--- EXTRACTED MATERIAL ---

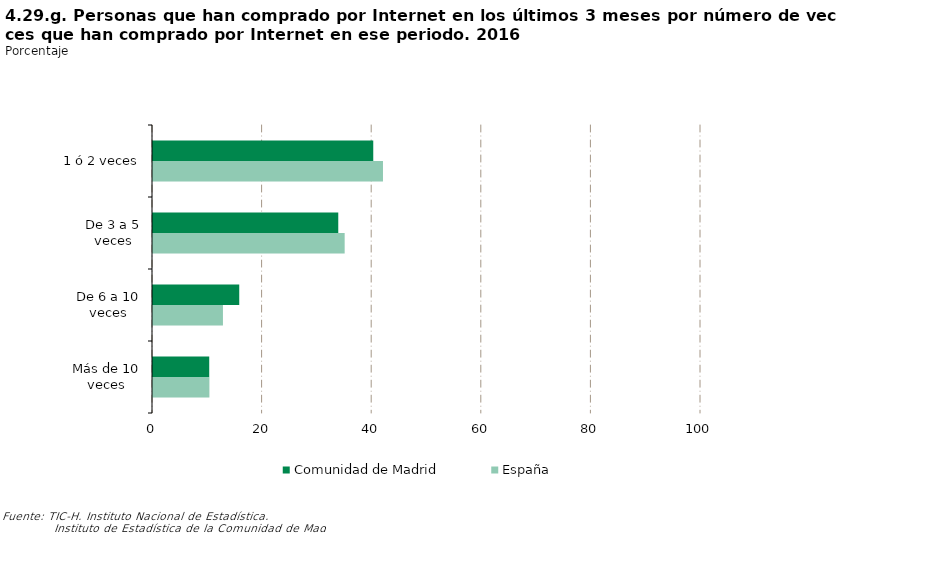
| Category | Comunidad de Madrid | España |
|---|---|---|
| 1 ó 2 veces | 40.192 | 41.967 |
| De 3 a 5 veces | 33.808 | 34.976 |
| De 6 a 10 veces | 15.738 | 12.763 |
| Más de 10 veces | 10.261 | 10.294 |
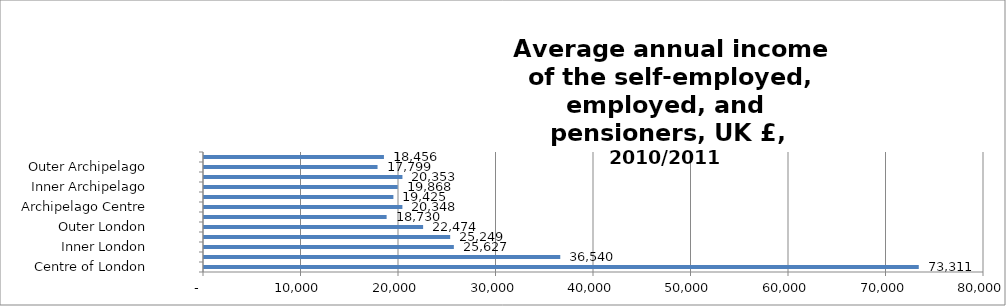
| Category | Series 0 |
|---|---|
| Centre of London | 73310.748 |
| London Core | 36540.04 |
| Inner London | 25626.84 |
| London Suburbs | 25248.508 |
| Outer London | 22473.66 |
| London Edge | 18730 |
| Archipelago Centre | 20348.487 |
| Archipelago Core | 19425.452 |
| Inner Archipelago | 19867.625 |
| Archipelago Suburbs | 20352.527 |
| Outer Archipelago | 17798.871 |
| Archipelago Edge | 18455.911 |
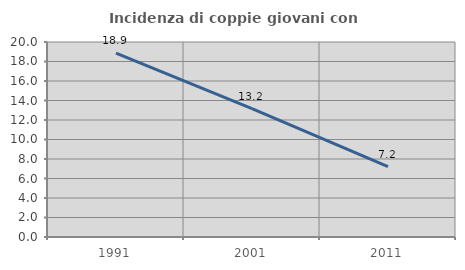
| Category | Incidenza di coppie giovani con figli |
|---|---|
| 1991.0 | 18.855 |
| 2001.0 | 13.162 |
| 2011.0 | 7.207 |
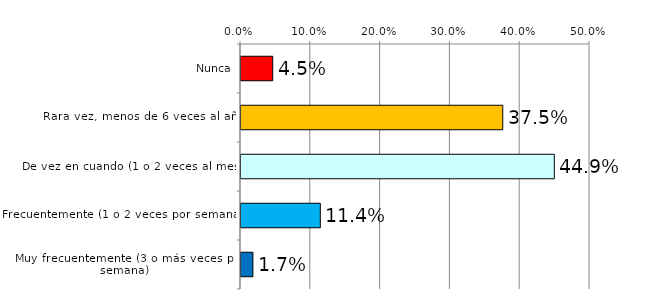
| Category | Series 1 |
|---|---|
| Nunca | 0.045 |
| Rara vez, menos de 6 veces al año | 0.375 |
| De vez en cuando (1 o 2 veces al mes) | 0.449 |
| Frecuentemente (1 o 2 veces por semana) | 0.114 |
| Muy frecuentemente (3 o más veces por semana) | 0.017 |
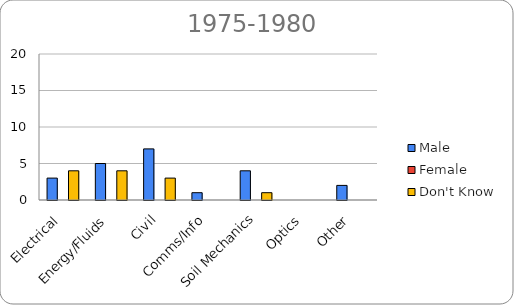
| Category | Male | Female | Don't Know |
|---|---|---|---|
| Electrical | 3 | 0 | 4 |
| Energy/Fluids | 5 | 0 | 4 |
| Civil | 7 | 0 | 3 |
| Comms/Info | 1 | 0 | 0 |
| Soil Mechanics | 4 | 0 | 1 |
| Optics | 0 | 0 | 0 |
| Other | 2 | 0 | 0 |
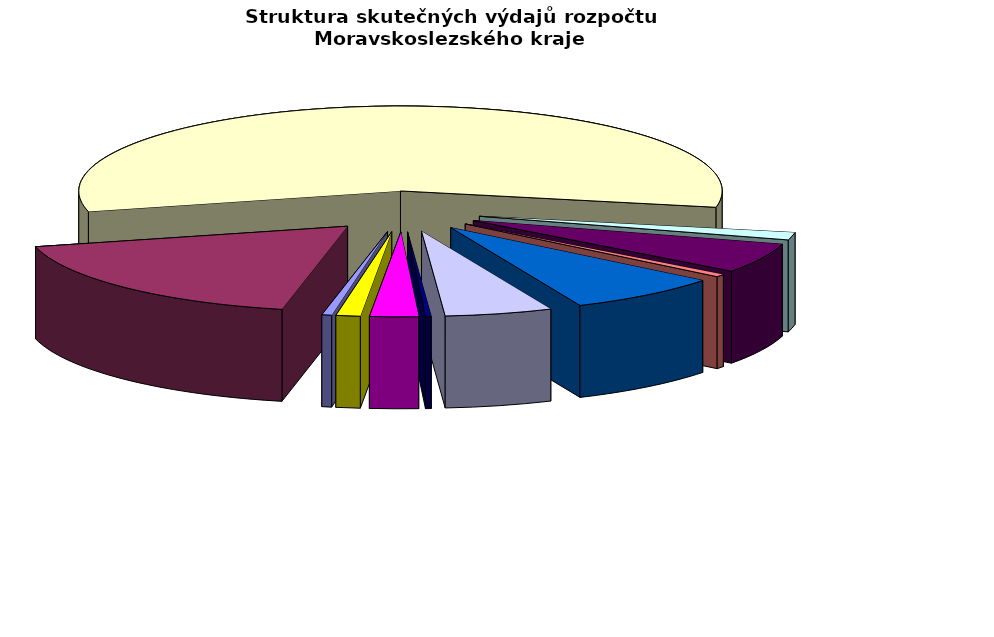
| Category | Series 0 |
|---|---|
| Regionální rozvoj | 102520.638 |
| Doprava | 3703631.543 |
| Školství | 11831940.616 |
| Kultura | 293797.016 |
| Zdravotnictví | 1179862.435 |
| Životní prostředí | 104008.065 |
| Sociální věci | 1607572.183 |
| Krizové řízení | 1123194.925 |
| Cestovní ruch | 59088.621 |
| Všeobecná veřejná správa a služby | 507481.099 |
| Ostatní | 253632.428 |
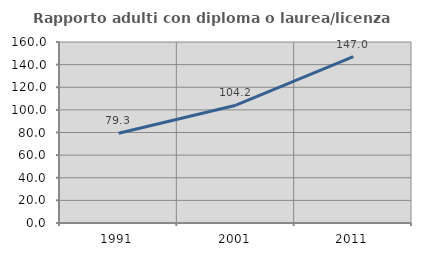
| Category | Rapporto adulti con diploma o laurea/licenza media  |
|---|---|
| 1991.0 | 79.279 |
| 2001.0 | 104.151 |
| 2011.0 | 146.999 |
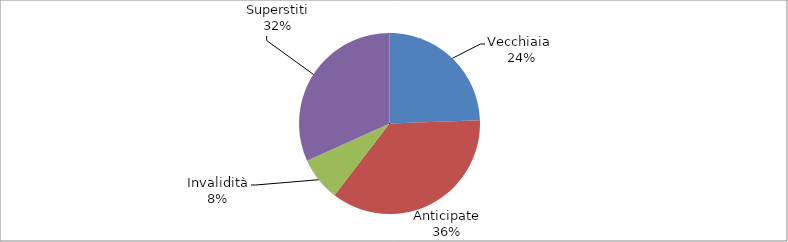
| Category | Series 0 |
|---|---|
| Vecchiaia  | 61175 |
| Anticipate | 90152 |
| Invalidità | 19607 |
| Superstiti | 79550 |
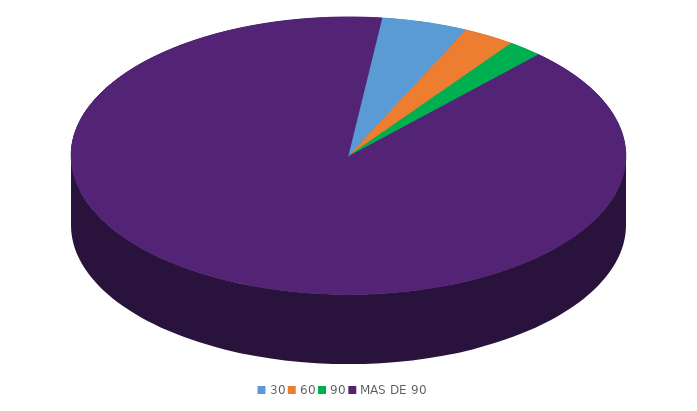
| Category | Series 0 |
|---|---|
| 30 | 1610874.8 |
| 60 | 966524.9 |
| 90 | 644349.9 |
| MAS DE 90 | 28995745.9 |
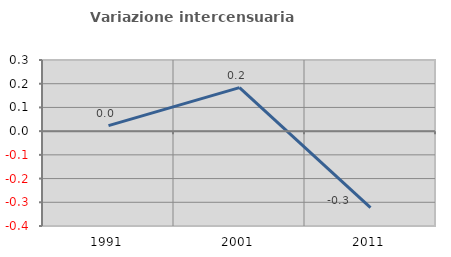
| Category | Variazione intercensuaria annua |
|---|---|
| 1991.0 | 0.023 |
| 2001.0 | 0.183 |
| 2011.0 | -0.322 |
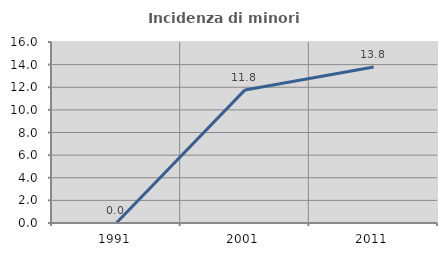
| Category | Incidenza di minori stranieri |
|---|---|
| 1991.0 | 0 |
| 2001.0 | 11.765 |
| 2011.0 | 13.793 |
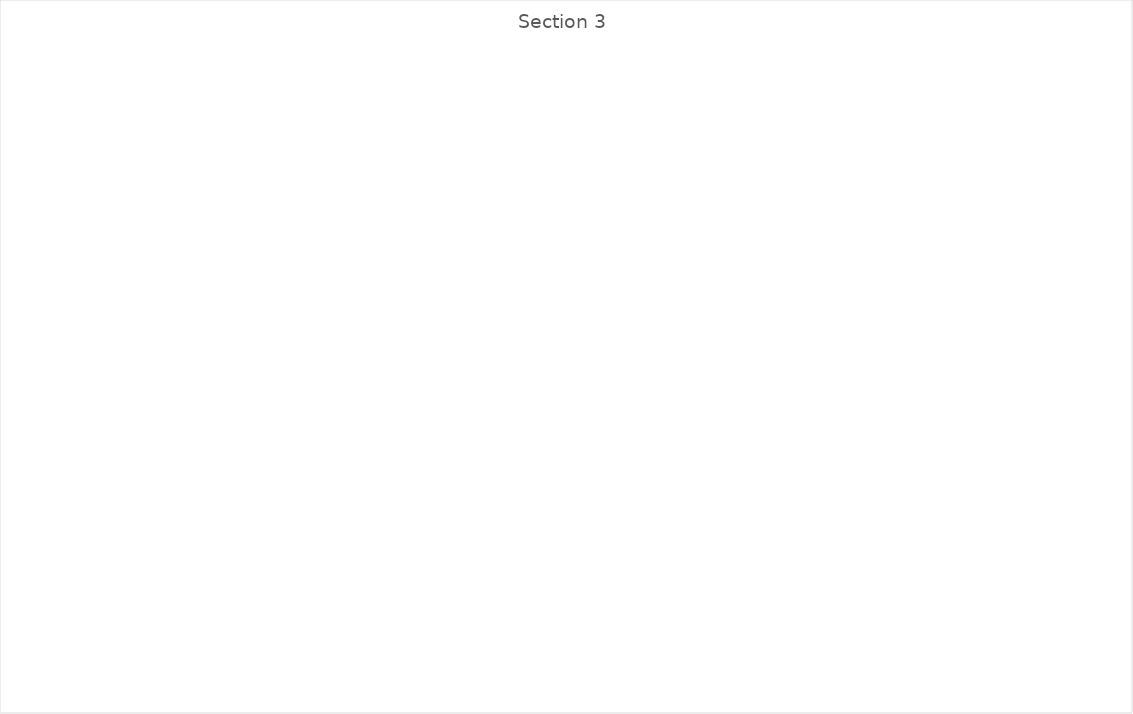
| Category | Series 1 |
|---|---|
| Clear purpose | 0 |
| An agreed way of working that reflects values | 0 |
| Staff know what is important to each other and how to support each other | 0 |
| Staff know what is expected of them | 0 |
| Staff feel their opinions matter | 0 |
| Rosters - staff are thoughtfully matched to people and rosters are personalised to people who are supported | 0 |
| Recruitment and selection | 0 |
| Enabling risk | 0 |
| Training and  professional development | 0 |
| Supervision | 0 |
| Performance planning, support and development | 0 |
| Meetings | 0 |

--- ASSIGNMENT ---
The lines above that hold "London" are the result; show every one of them.

--- THE COMPLETED TASK ---
| Centre of London | 73310.748 |
| London Core | 36540.04 |
| Inner London | 25626.84 |
| London Suburbs | 25248.508 |
| Outer London | 22473.66 |
| London Edge | 18730 |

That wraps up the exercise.